BEGIN Extracted records

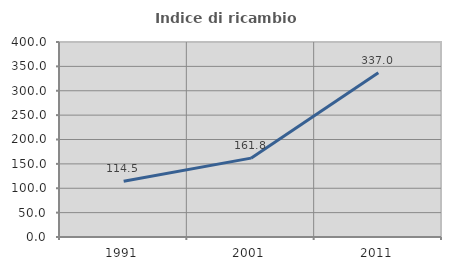
| Category | Indice di ricambio occupazionale  |
|---|---|
| 1991.0 | 114.516 |
| 2001.0 | 161.765 |
| 2011.0 | 337.037 |
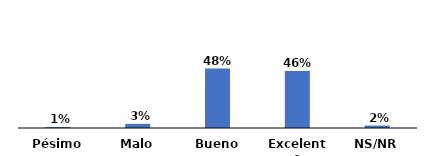
| Category | Series 0 |
|---|---|
| Pésimo | 0.008 |
| Malo | 0.033 |
| Bueno | 0.48 |
| Excelente | 0.46 |
| NS/NR | 0.02 |
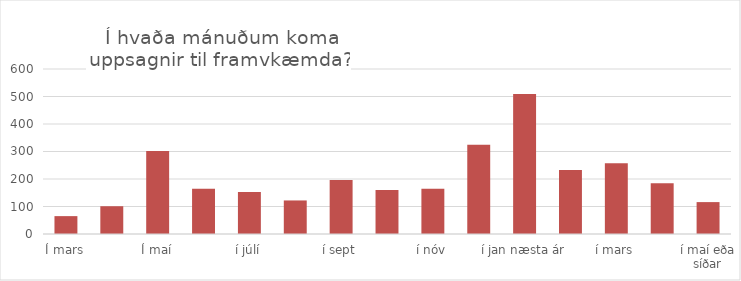
| Category | Series 0 |
|---|---|
| Í mars | 65 |
| Í apríl | 101 |
| Í maí | 302 |
| í júní | 165 |
| í júlí | 153 |
| í ágúst | 122 |
| í sept | 196 |
| í okt | 160 |
| í nóv | 165 |
| í des | 325 |
| í jan næsta ár | 509 |
| í feb | 233 |
| í mars | 257 |
| í apríl | 185 |
| í maí eða síðar | 116 |
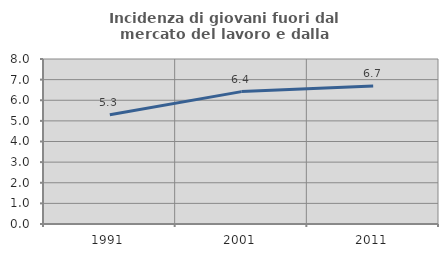
| Category | Incidenza di giovani fuori dal mercato del lavoro e dalla formazione  |
|---|---|
| 1991.0 | 5.297 |
| 2001.0 | 6.419 |
| 2011.0 | 6.695 |
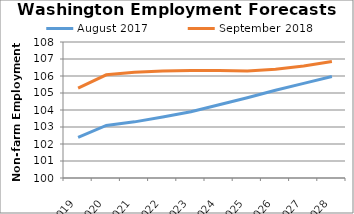
| Category | August 2017 | September 2018 |
|---|---|---|
| 2019.0 | 102.394 | 105.281 |
| 2020.0 | 103.09 | 106.07 |
| 2021.0 | 103.303 | 106.226 |
| 2022.0 | 103.587 | 106.289 |
| 2023.0 | 103.902 | 106.318 |
| 2024.0 | 104.309 | 106.323 |
| 2025.0 | 104.724 | 106.297 |
| 2026.0 | 105.164 | 106.391 |
| 2027.0 | 105.568 | 106.584 |
| 2028.0 | 105.975 | 106.851 |

END Extracted records

#### Task to complete
The entries above, without their pictures, should be written out exactly.

#### Solved exercise
| Category | Indice di ricambio occupazionale  |
|---|---|
| 1991.0 | 114.516 |
| 2001.0 | 161.765 |
| 2011.0 | 337.037 |
| Category | Series 0 |
|---|---|
| Pésimo | 0.008 |
| Malo | 0.033 |
| Bueno | 0.48 |
| Excelente | 0.46 |
| NS/NR | 0.02 |
| Category | Series 0 |
|---|---|
| Í mars | 65 |
| Í apríl | 101 |
| Í maí | 302 |
| í júní | 165 |
| í júlí | 153 |
| í ágúst | 122 |
| í sept | 196 |
| í okt | 160 |
| í nóv | 165 |
| í des | 325 |
| í jan næsta ár | 509 |
| í feb | 233 |
| í mars | 257 |
| í apríl | 185 |
| í maí eða síðar | 116 |
| Category | Incidenza di giovani fuori dal mercato del lavoro e dalla formazione  |
|---|---|
| 1991.0 | 5.297 |
| 2001.0 | 6.419 |
| 2011.0 | 6.695 |
| Category | August 2017 | September 2018 |
|---|---|---|
| 2019.0 | 102.394 | 105.281 |
| 2020.0 | 103.09 | 106.07 |
| 2021.0 | 103.303 | 106.226 |
| 2022.0 | 103.587 | 106.289 |
| 2023.0 | 103.902 | 106.318 |
| 2024.0 | 104.309 | 106.323 |
| 2025.0 | 104.724 | 106.297 |
| 2026.0 | 105.164 | 106.391 |
| 2027.0 | 105.568 | 106.584 |
| 2028.0 | 105.975 | 106.851 |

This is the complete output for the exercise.